Photo Gallery Test 1
Shirley, dear librarian, no doubt by now you know how much I must love publishing text on the web. Isn't it divine? Now it is time for you to know that I also believe the web is a great place for publishing and preserving all sorts of visual information as well. I have some strong opinions about how text and visual information should be presented, and I do like the idea of publishing pictures in the right context.
But what is "the right context" for publishing pictures or images? I'll skip to the end and tell you now: I'm not yet completely sure. I believe it will require more experimentation to discover the best path for me. Here I want to document my latest step in this exploratory experimentation to discovery.

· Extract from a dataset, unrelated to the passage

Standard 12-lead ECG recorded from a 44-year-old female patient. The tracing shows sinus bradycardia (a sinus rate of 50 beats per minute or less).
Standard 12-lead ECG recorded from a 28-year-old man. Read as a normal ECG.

Let's get a wider view of things first. There are different tiers to this research and development. Each test and sub experiment will support the overall goal. The overall goal is to determine an ideal medium for publishing images to the web. Ideal in this case will mean that the publishing medium does what it should while also avoiding the pains that I've encountered with current systems for publishing images to the web.
Let's start with what it should do, which seems pretty straightforward.

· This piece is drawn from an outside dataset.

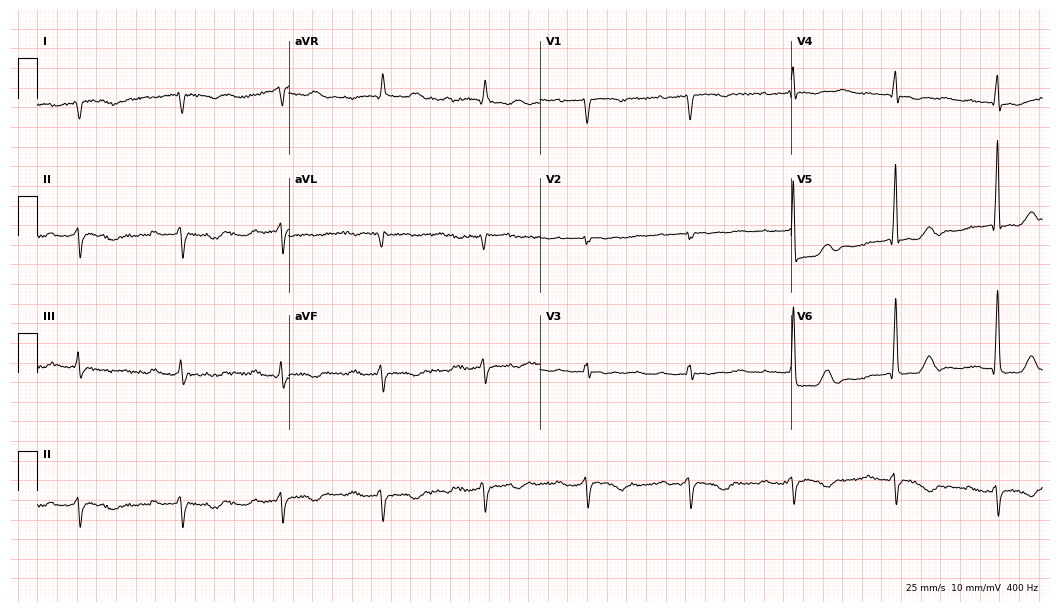
Resting 12-lead electrocardiogram. Patient: a male, 81 years old. None of these six findings is recorded: first-degree AV block, right bundle branch block, left bundle branch block, sinus bradycardia, atrial fibrillation, sinus tachycardia. Only these six findings were labelled.

- Present images to the user through their web browser.
- Images are visually accessible (minimal styles and responsive layouts)

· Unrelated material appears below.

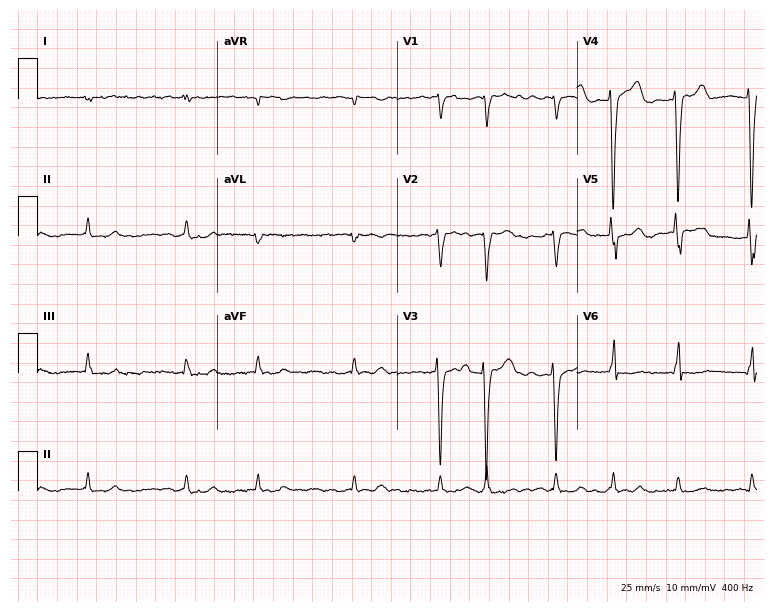
ECG (7.3-second recording at 400 Hz) — a male, 58 years old. Screened for six findings — first-degree AV block, right bundle branch block (RBBB), left bundle branch block (LBBB), sinus bradycardia, atrial fibrillation (AF), sinus tachycardia — none is recorded. Other findings, if any, are not listed.

- System is easy to navigate
- System architecture is efficient
- System can be hosted independently; built with only free and open technologies.
Now we can list some painful things that it needs to avoid:
- Disproportionate expense. All current systems seem to be disproportionately expensive in either monetary expense or by dark patterns that expend personal attention and data.
- Ads or ad integrations. Do they EVER look ok? Does anyone EVER not bounce when they see it? Is it EVER not a signal of a product that is actively dying? I absolutely can't stand 3rd-party ad integrations on independent sites. Aside from being a security risk, they also ruin the efficiency of the systems they run on because they require great resources (resources that need to be paid for in one way or another, which will either slowly kill the venture or be an expense passed to the user). Other overt ads on platforms aren't much better and have the same issues at a different scale. There will be no excuse to add ads if the system is virtually free to run.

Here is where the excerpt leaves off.